The Razer Blade has never looked better. The laptop ($2,599 as tested; $1,899 to start) has gone through a complete redesign that's made it thinner and sleeker than ever, with thin bezels around a 15-inch display, a massive touchpad and, of course, a colorful keyboard with Razer's Chroma lighting running on the latest version of Razer Synapse. You also get longer battery life than competing machines provide. But I wish the screen were brighter, and the thinner design means a keyboard with less travel. Overall, however, the new Blade looks as good as it performs.
Razer has completely retooled the look of the Blade, and it really is drop-dead gorgeous. The corners are slightly more squared off, giving it an edgier look (no pun intended) that's still classy. The chassis is still black aluminum, but Razer's green, tri-headed-snake icon is still the lower-back tattoo of laptop logos, and its presence here does kill some of the elegance.
Lifting the lid reveals a 15.6-inch display with minimal bezel (though there's still enough up top to keep the webcam there), a Chroma-enabled keyboard with RGB lighting flanked by speakers, and a large trackpad on the black aluminum deck.
At 4.6 pounds and 14 x 9.3 x 0.7 inches, the Blade is still portable and svelte. The MSI GS65 Stealth Thin is lighter (4.1 pounds, 14.1 x 9.8 x 0.7 inches), but both the PowerSpec 1510 (6.5 pounds, 15.3 x 10.8 x 1.3 inches) and the Asus ROG Zephyrus M GM501 (5.5 pounds, 15.1 x 10.3 x 0.8 inches) are larger and heavier.
On the left side of the laptop, there's a pair of USB 3.1 ports, a headphone jack and a power jack. While USB Type-C can't deliver enough power for a gaming notebook, Razer's proprietary adapter is a similar shape and is reversible, which I appreciated. The right side of the laptop has a Thunderbolt 3 port (which you could plug into a graphics amp, if you so choose), a USB 3.1 port, HDMI output, a mini DisplayPort and a Kensington lock slot.
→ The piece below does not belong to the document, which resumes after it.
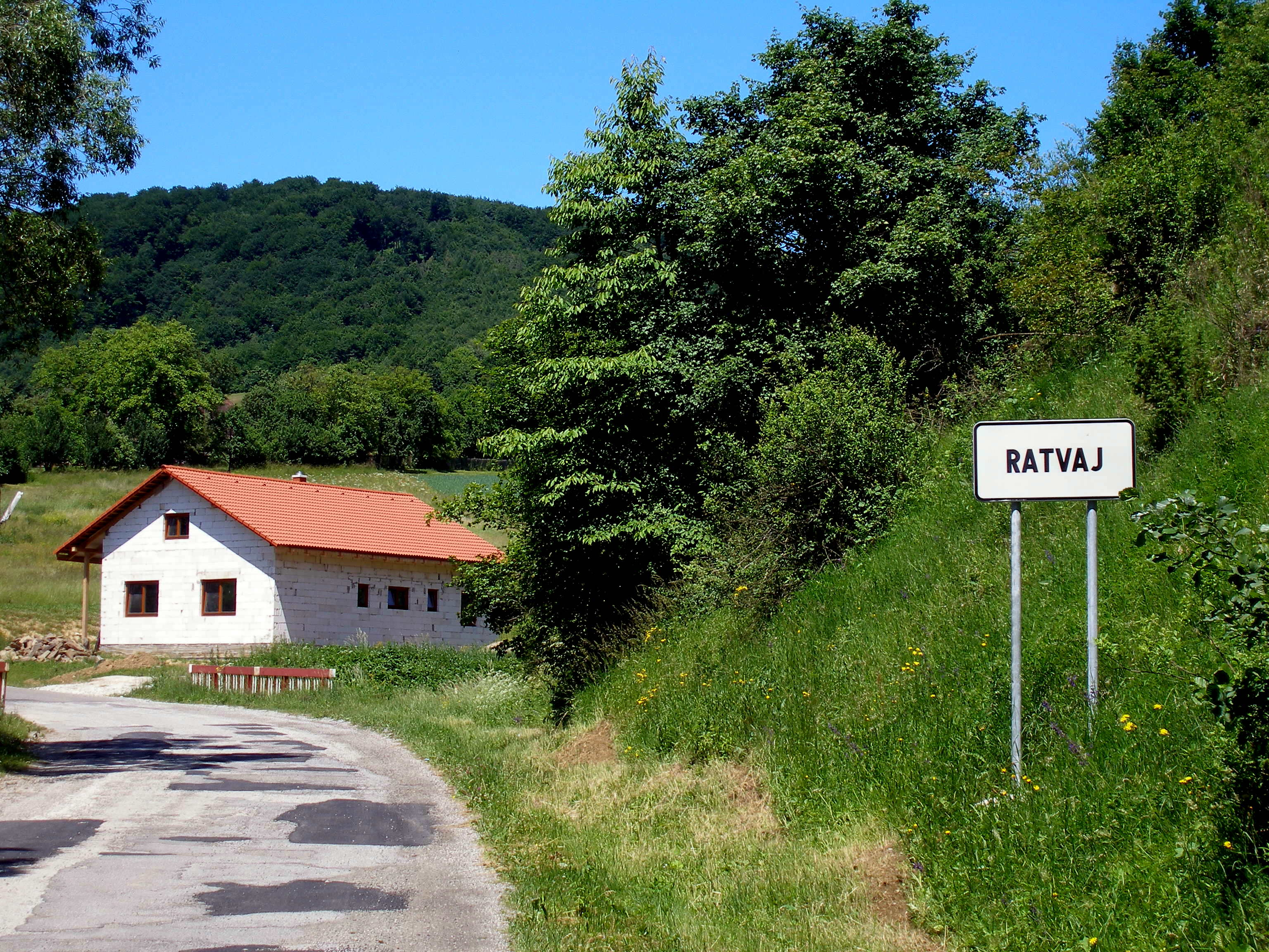 Obec Ratvaj okres Sabinov

The 15.6-inch, 144-Hz full-HD screen on the Razer Blade is perfectly usable, and it looks great with such minimal bezel. But it's not as bright or as vivid as competing gaming-notebook displays. When I watched a 1080p trailer for Mission: Impossible - Fallout, I could make out Henry Cavill's back sweat (gross) in a fight scene, but the skies over the movie's European locales weren't as blue and clear as they should have been. When I played Middle-earth: Shadow of War, the green grasses around an orc fortress weren't as lively as on other displays, and shadows in a fortress muted colors.
Razer's display covers 112 percent of the sRGB color gamut, falling short of the premium-gaming average of 133 percent, as well as the PowerSpec 1510 (113 percent), the Asus ROG
Zephyrus M GM501 (120 percent) and the MSI GS65 Stealth Thin (150 percent).
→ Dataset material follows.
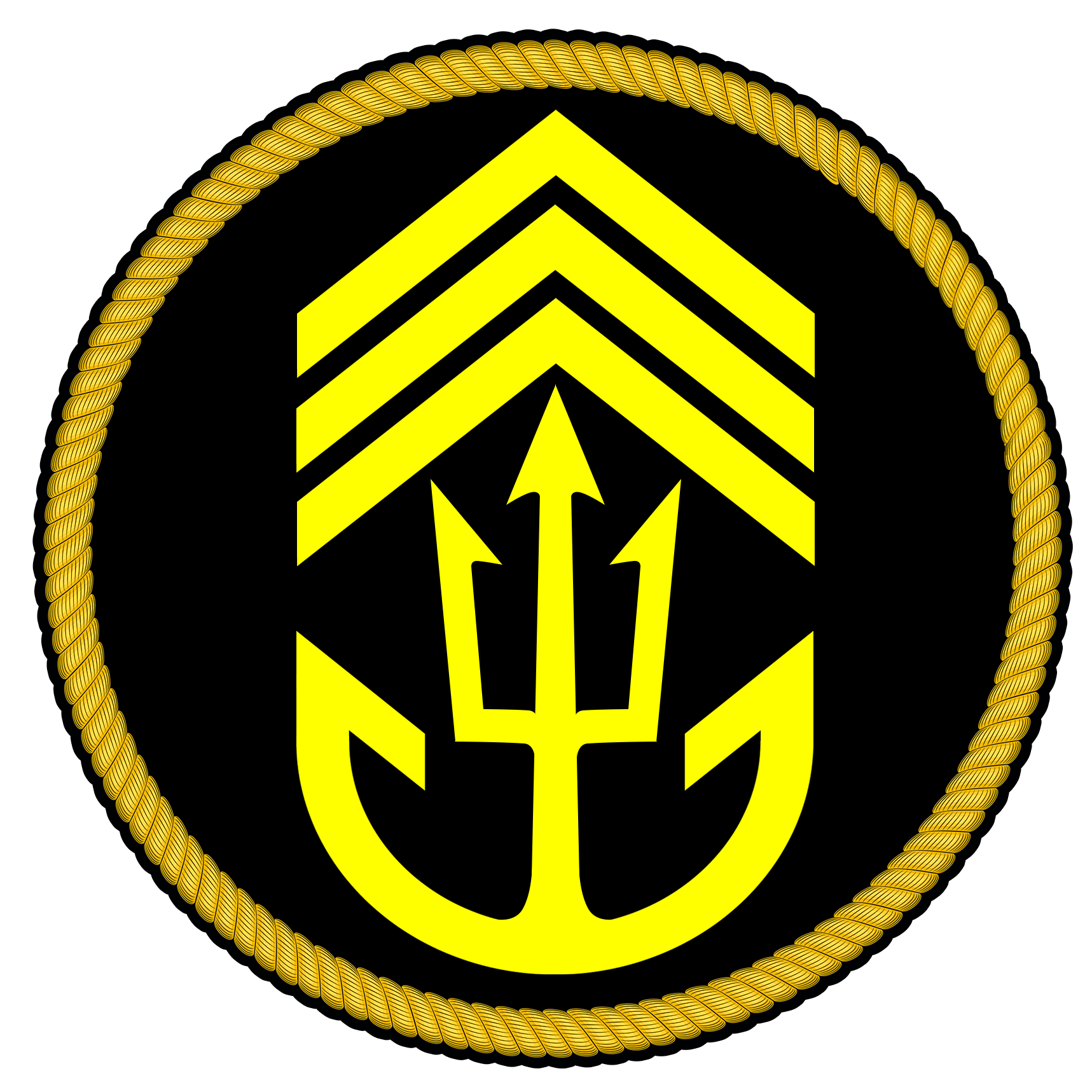 Даний нарукавний знак був створений ініціативною групою офіцерів та курсантів навчального закладу.

The Blade's panel is also dimmer than the rest of the field, registering an average of 260 nits on our light meter. The average is 281 nits, and it trails the Zephyrus (286 nits), the Stealth Thin (293 nits) and the PowerSpec (306 nits).
Keyboard and Touchpad
With just 1 millimeter of travel and 72 grams required to actuate the keys, the keyboard on the new Razer Blade isn't all that comfortable. I bottomed out constantly, and at 103 words per minute on the 10fastfingers.com typing test, I was slightly slower than my usual 107 wpm. My error rate also doubled from 2 percent to 4 percent.
The Blade has a really spacious 5.0 x 3.1-inch touchpad with Microsoft's Windows 10 Precision drivers. It instantly responded to every gesture I threw at it, from simple pinch-to-zooms to four-finger swipes to open Task View and the Timeline.
The Blade's speakers produce clear sound, but I wish they were louder. I listened to Hozier's "Take Me to Church," and while the vocals, keys and background chorus were balanced, the sound barely filled a midsize conference room. That's plenty usable, but I prefer a bit more sound. It sounded louder when I played Middle-earth: Shadow of War, but footsteps were hard to hear over clear forces and loud swords clanging.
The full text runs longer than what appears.